Мне стало ужасно жаль этого бездомного чудака.

— Послушайте, Иван Петрович! — заговорил я, помолчав:- да вы ели ли сегодня что-нибудь?

Толстопяткин нервно встрепенулся, опять посмотрел на меня в упор своими выпуклыми голубыми глазами и чистосердечно признался:

— Откровенно вам сказать, вчера утром ел: глаз купцу замазал.

— Как «глаз замазали»? — удивился я.

— А так и замазал… как замазывают-то? Встретил я вчера утром одного коммерсанта здесь из мучного лабаза. Разговорились мы с ним, слово за слово, вот как с вами, — он и говорит: — «Как вы тепериче будете из художников, то я должоц вам признаться, что дети у меня глаз на фотографическом патрете испортили.

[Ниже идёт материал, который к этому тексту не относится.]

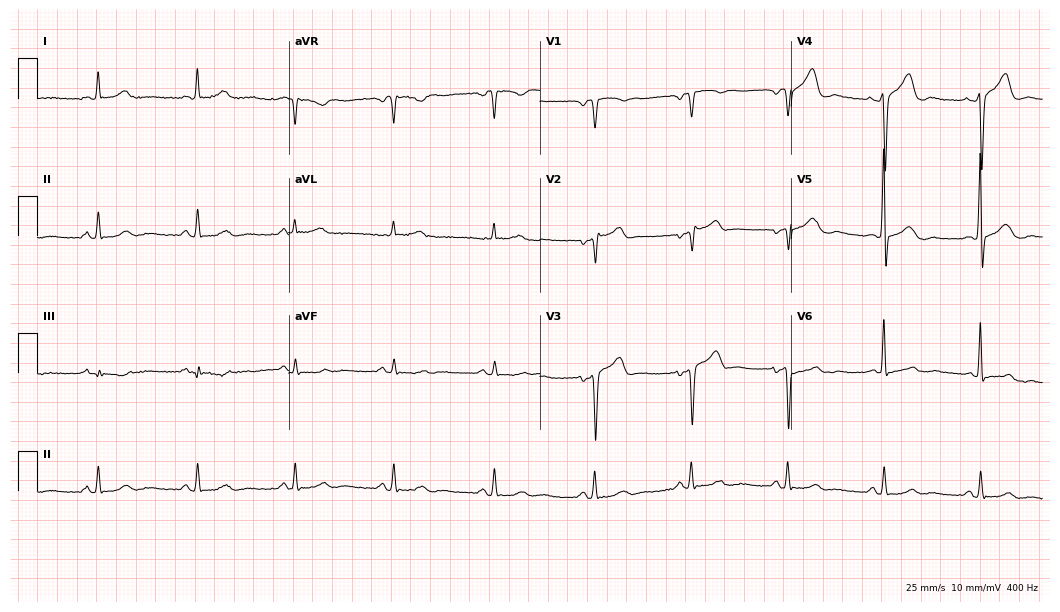
Standard 12-lead ECG recorded from a male patient, 57 years old. None of these six findings is recorded: first-degree AV block, right bundle branch block (RBBB), left bundle branch block (LBBB), sinus bradycardia, atrial fibrillation (AF), sinus tachycardia.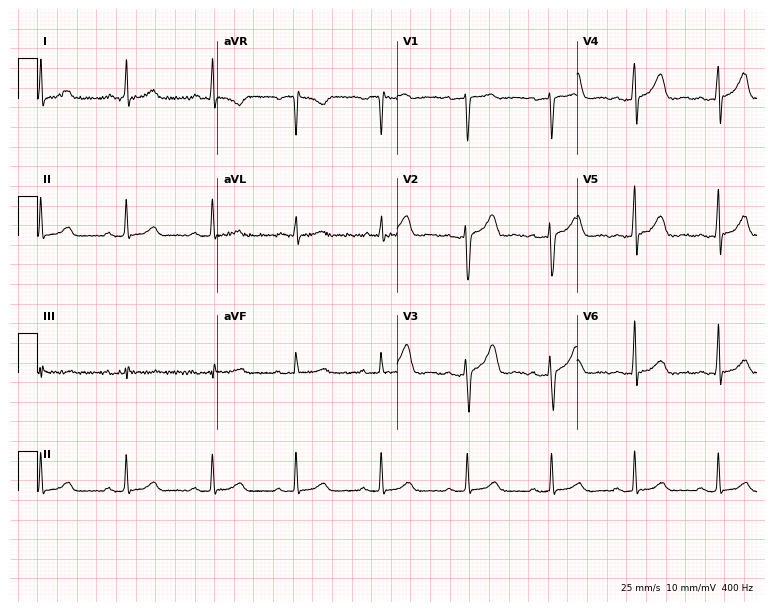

Не можете ли вы это самое дело оборудовать мне в наилучшем виде?» — Могу, — говорю: — только у меня с собой китайской туши да кисточки нет. — «Это, говорит, у нас и дома найдется: мальчонка мой в гимназию ходит, так географические карты туда рисует». Глаз мы замазали «в наилучшем виде», чаем меня купец напоил с булкой, двугривенный дал, — вот я на это и вкусил вчера от плодов земных.

— Значит, — сказал я, невольно разделяя симпатичную улыбку художника:- в настоящее время вы остаетесь без крова, хлеба и красок?

— Форменно!

Только что успел он ответить мне это, как трактирные часы пробили одиннадцать.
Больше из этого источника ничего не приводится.